§ WHAT YOU HAVE TO DO: For the data below, retype word for word the lines from the one containing "Gdańsk Zaspa Młyniec, ul." through the one containing "Monumento a Almeida"; drop the pictures.

§ DATASET:
▽

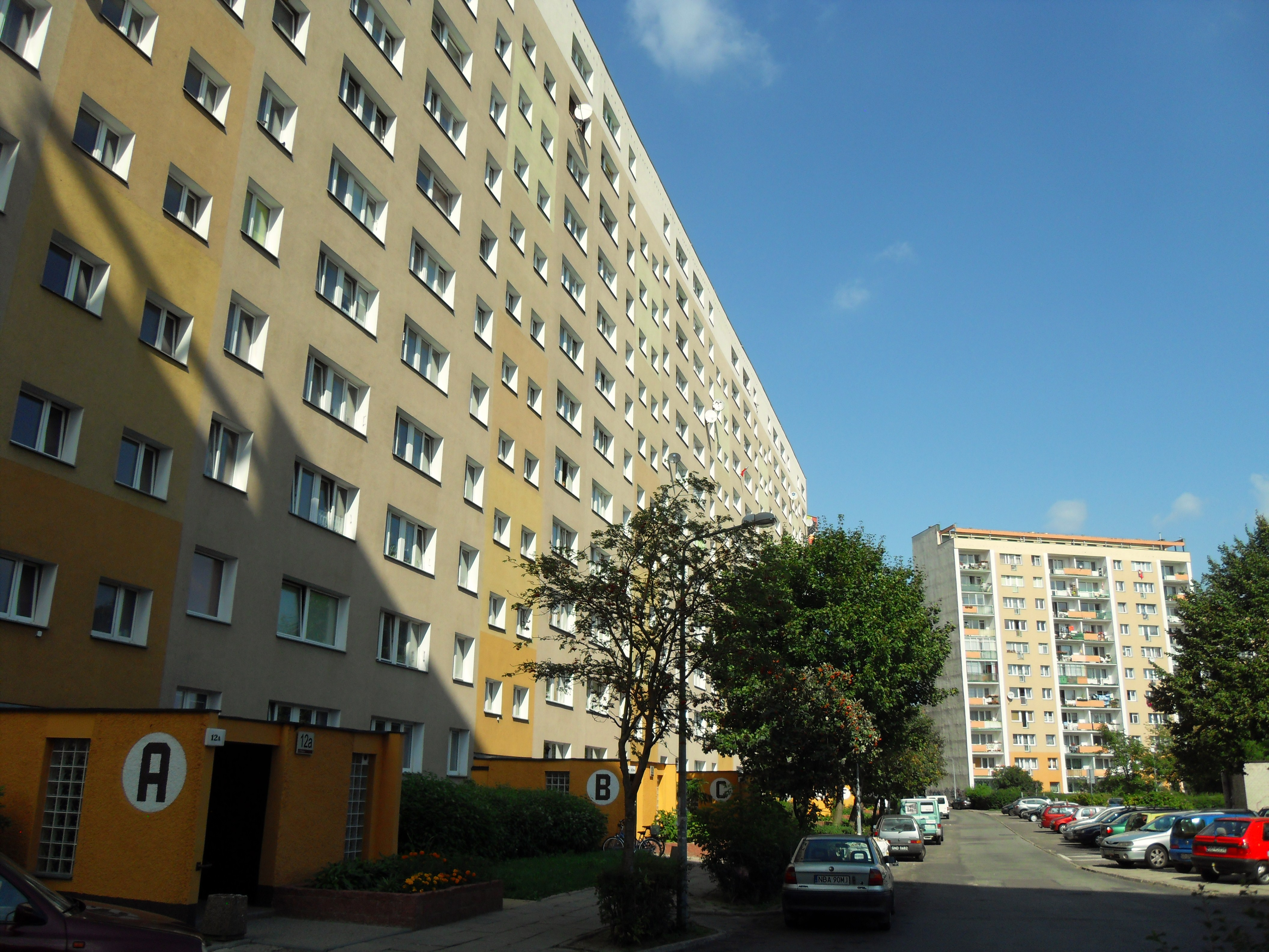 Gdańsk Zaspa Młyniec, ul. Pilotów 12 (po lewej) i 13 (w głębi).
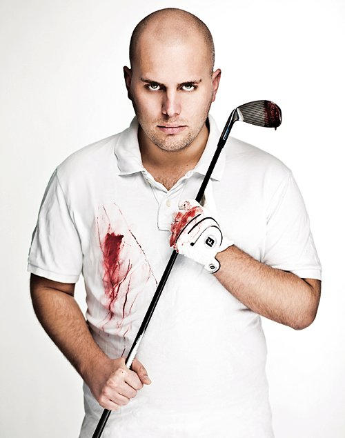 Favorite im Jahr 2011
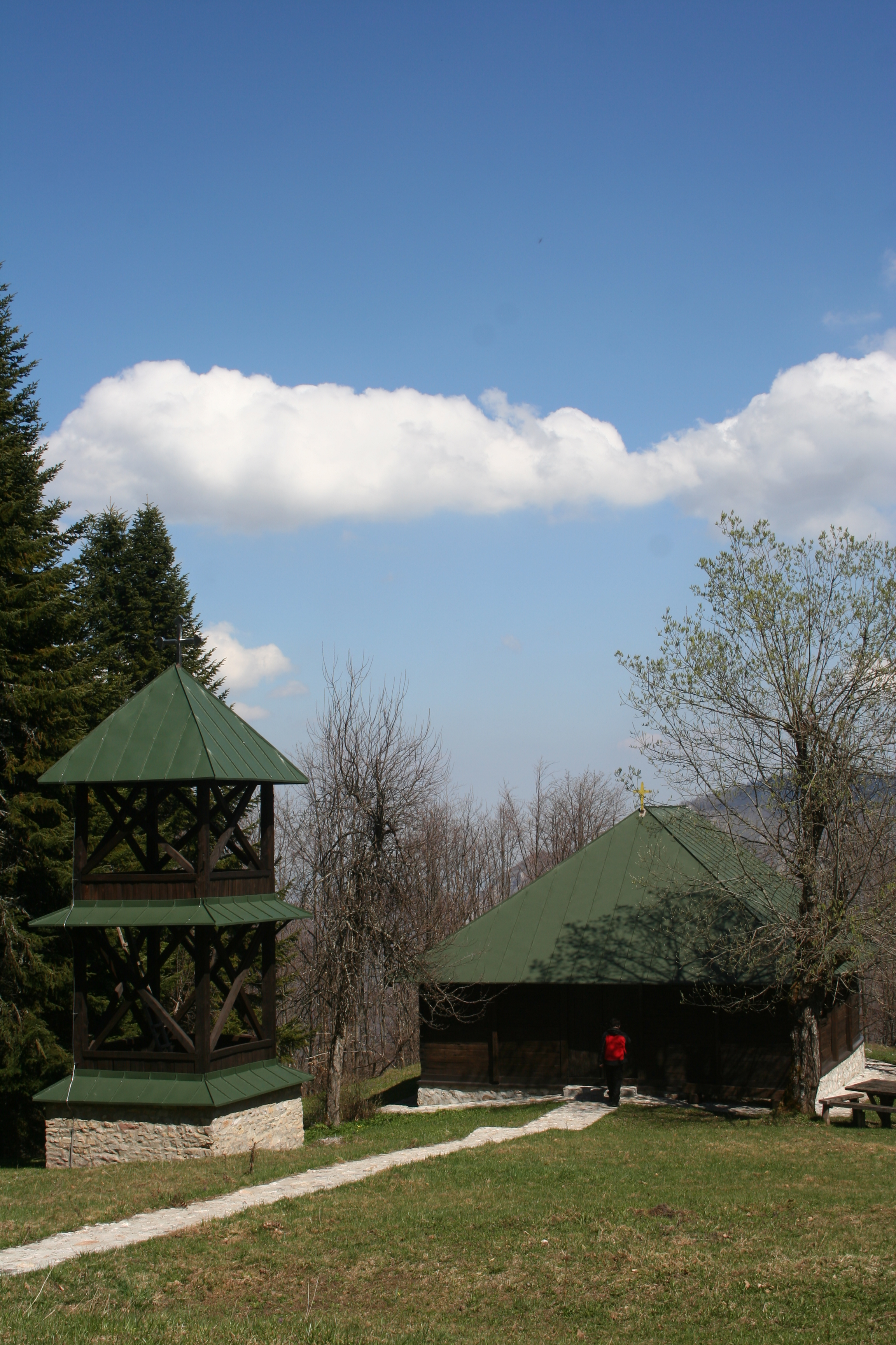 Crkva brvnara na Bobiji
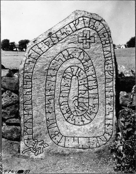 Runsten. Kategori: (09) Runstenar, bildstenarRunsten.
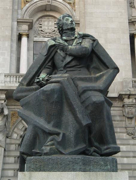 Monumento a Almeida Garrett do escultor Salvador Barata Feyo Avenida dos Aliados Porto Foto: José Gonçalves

△
▽

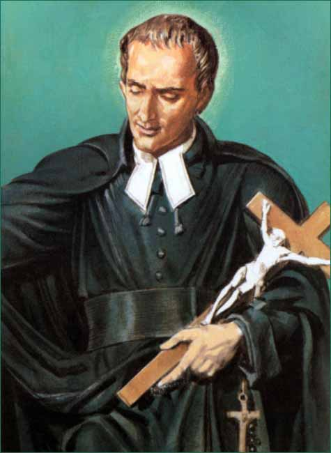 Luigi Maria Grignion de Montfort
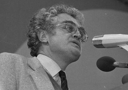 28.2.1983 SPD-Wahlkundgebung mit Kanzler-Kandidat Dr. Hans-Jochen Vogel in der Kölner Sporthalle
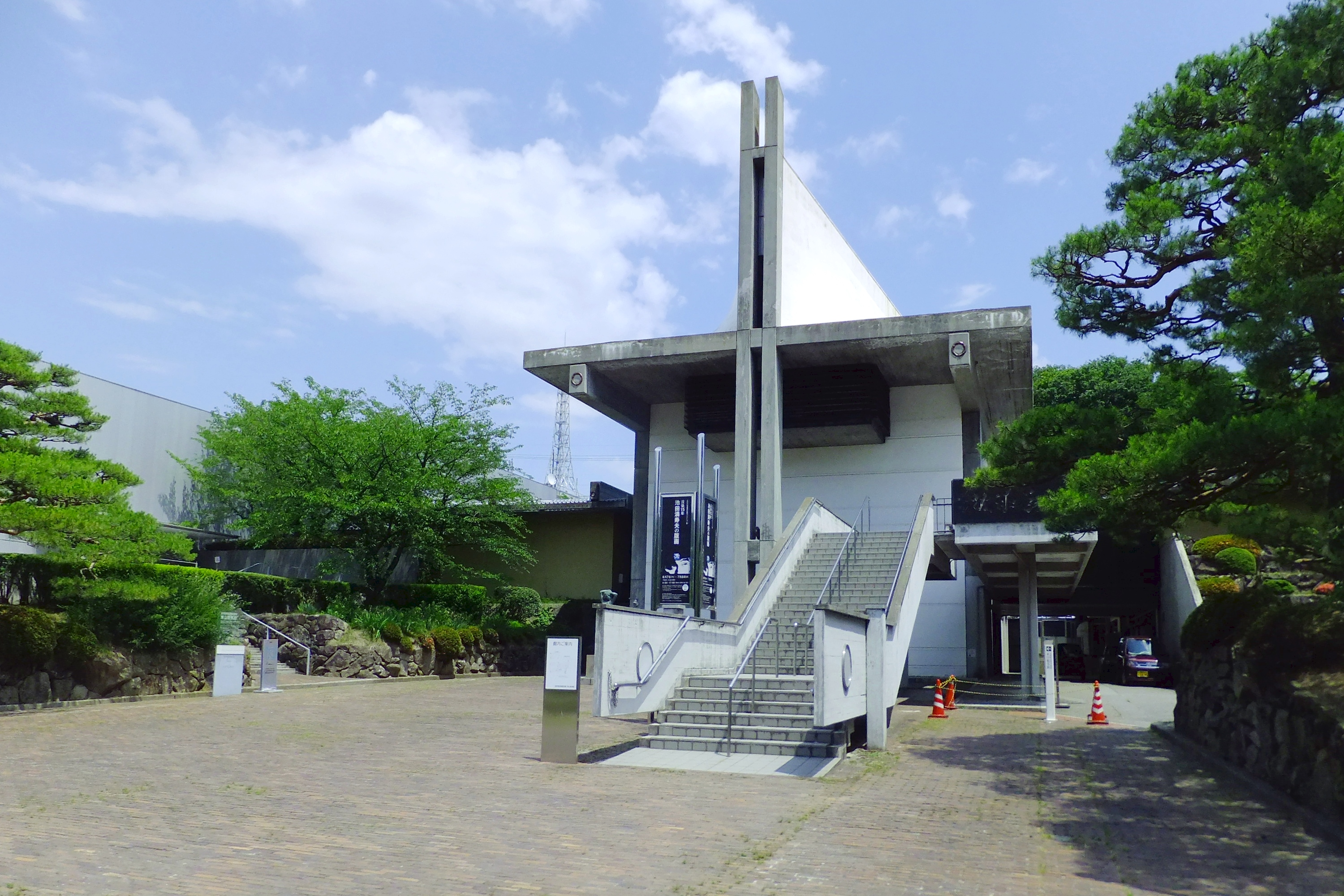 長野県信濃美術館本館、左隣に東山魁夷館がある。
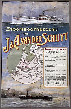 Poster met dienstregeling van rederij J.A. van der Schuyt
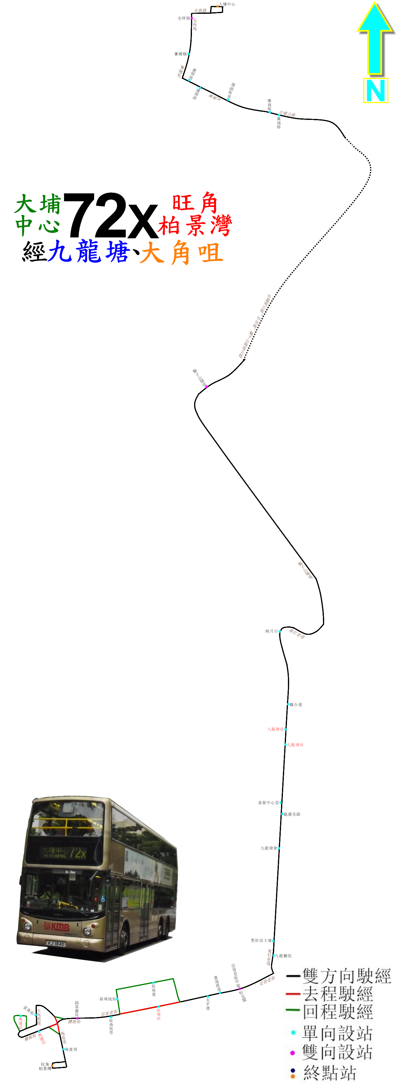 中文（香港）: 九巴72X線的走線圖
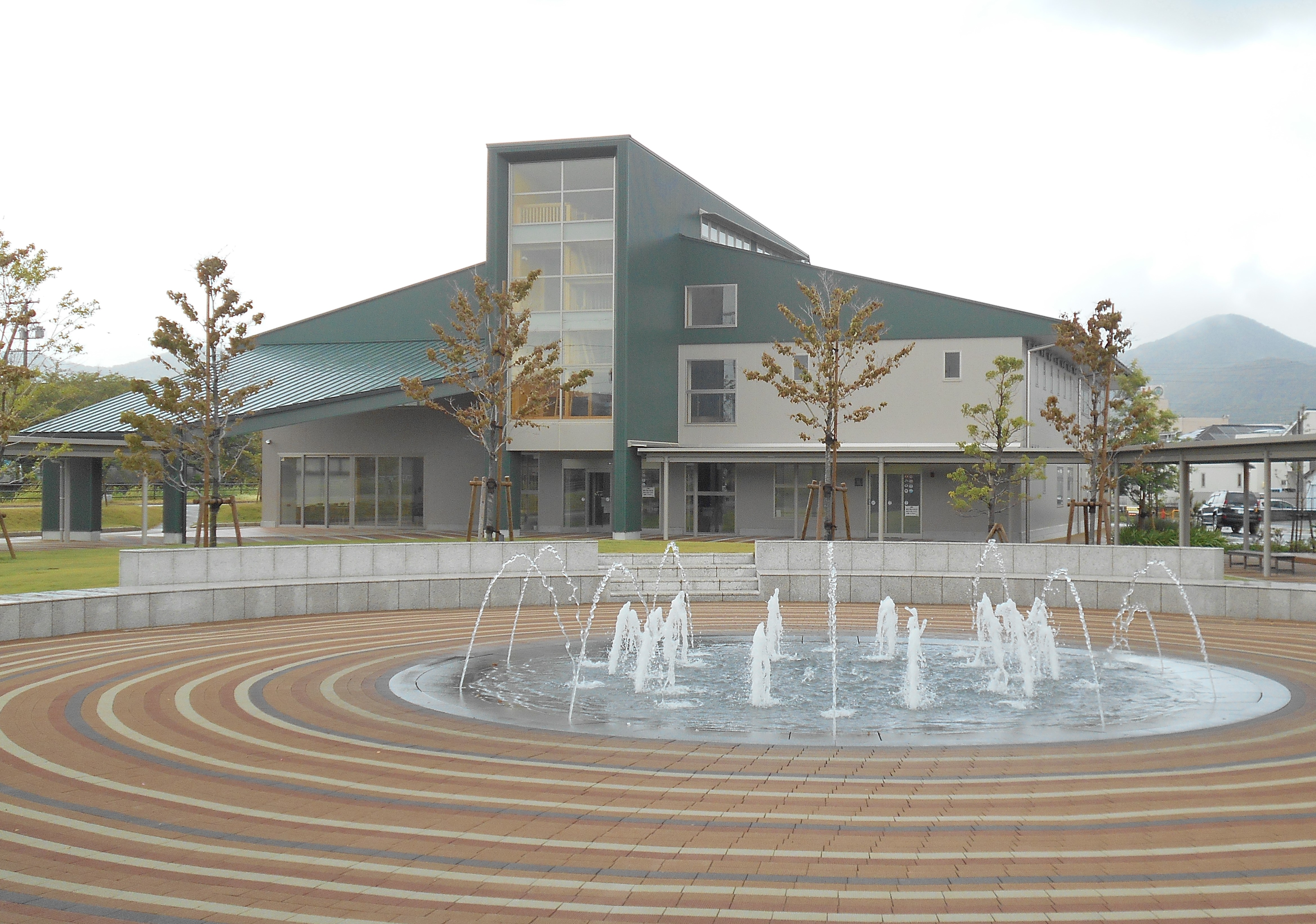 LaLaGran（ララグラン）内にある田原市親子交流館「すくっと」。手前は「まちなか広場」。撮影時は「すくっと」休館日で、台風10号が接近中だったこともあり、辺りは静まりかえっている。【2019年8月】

△

§ PROBLEM SOLUTION:
 Gdańsk Zaspa Młyniec, ul. Pilotów 12 (po lewej) i 13 (w głębi).
 Favorite im Jahr 2011
 Crkva brvnara na Bobiji
 Runsten. Kategori: (09) Runstenar, bildstenarRunsten.
 Monumento a Almeida Garrett do escultor Salvador Barata Feyo Avenida dos Aliados Porto Foto: José Gonçalves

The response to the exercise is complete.